New York High by Claudia Brennan

There is a stanza in Emily Dickinson’s “I died for beauty” that examines the inevitable supremacy the natural world holds over the follies of mankind. In the poem, people live, people die, and nature ultimately erases any trace of their existence.

“And so, as kinsmen met a night,
We talked between the rooms.
Until the moss had reached our lips,
And covered up our names.”

In much the same way, by the 1960’s the New York Central Railroad that lay elevated above Chelsea and the Meatpacking district fell into disuse and disrepair and was slowly reclaimed by wild grasses.

| The High Line, image by Joel Sternfeld, 2000 |

Images of the abandoned railroad chronicled by photographer Joel Sternfeld depict a scene that is almost apocalyptic. The natural wasteland that sprung up in the wake of human desertion practically foreshadows what could occur if the entire city was similarly vacated by human life.

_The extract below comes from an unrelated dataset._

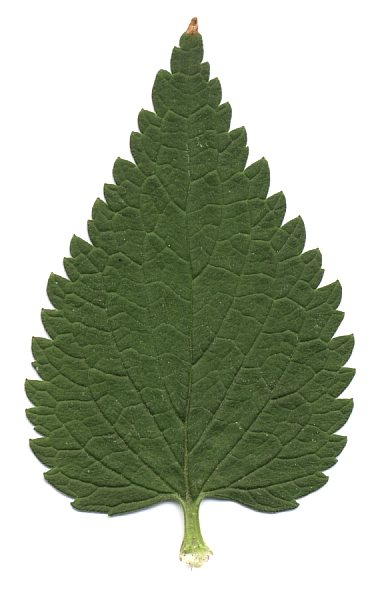 Lamium album - leaf (scan)

Today however, the weeds and shrubs and anachronistic railway tracks have been cultivated and redeveloped into an urban utopia that transcends the ordinary passage of life on Manhattan streets.

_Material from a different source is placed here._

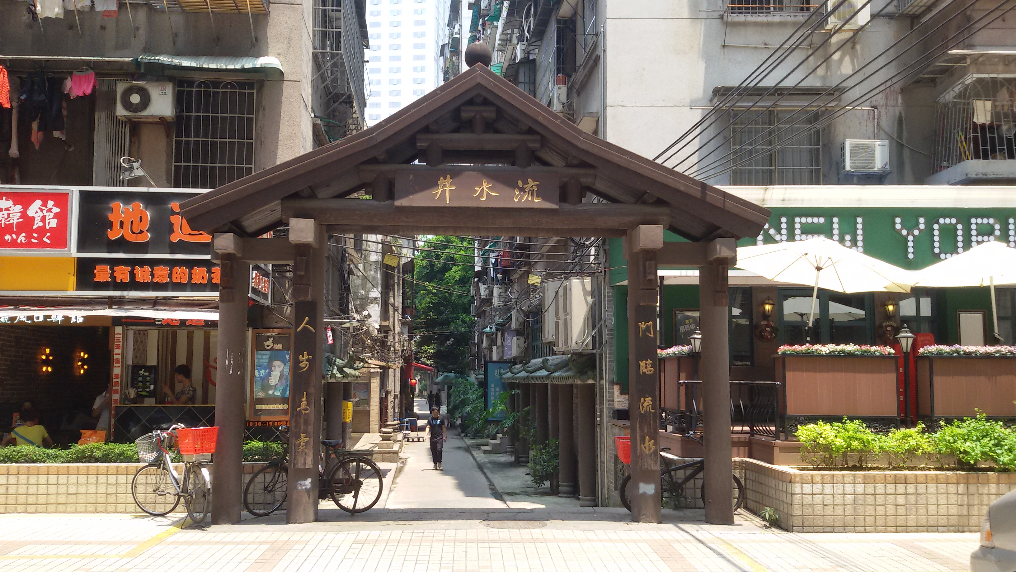 粵語: 流水井南边嘅牌坊

| The High Line, image by Claudia Brennan, 2012 |

In place of the former desolation, the railroad has been repurposed into an elevated greenway known as the High Line littered with benches and frequented by New Yorkers in search of an alternative view of their city. A view that encompasses what once was and also provides a taste of what could quite plausibly be once more, should nature again uphold its role in the metamorphoses that occur in the cycle of use and disuse; life, death and regeneration.